*YOUR INSTRUCTIONS*
Return all of the data exactly, omitting any images.

*INFORMATION SHOWN*
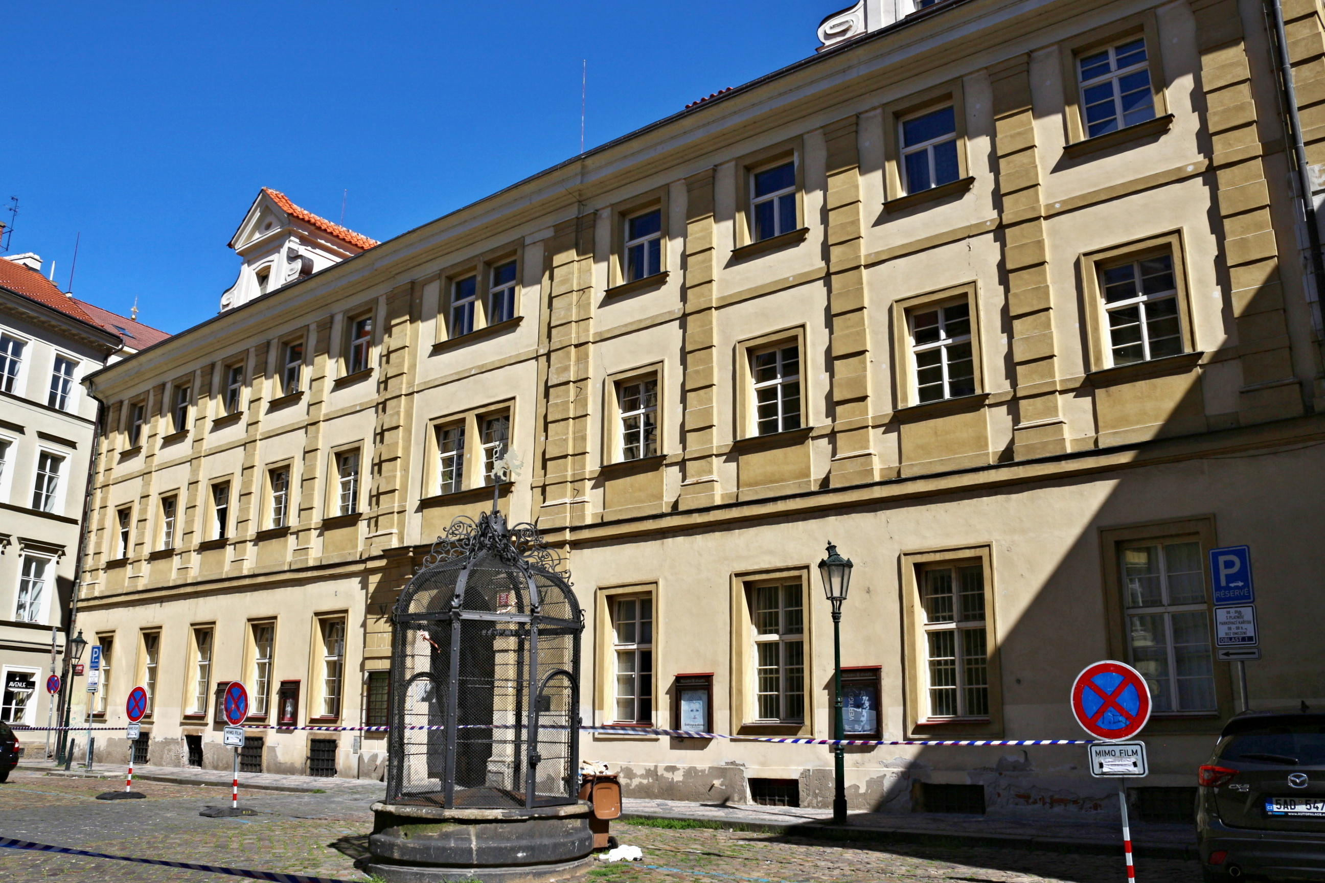 Anenské námětí
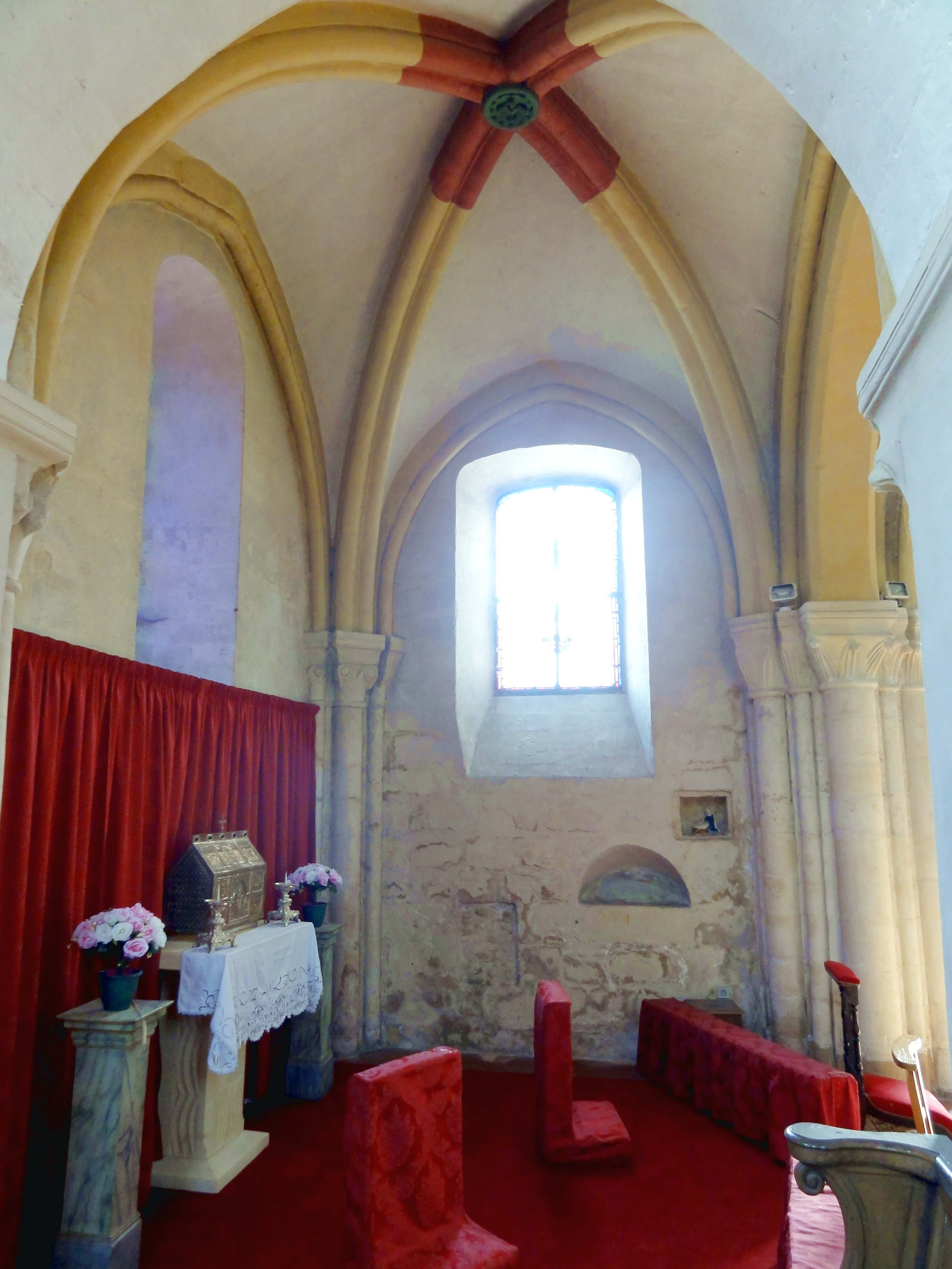 Intérieur de l'église - voir titre.
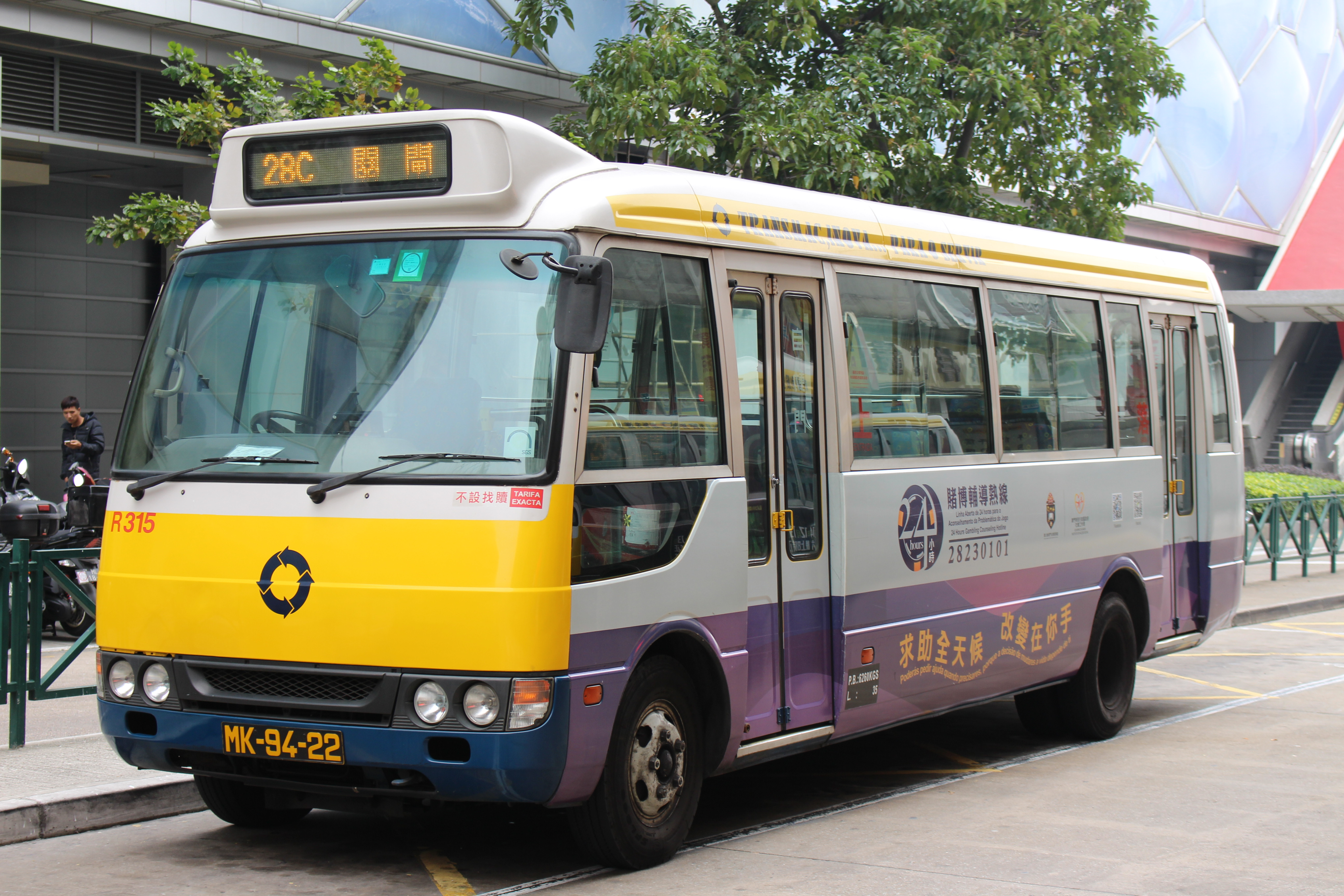 新福利三菱Rosa小巴行駛28C路線.

*SOLUTION*
 Anenské námětí
 Intérieur de l'église - voir titre.
 新福利三菱Rosa小巴行駛28C路線.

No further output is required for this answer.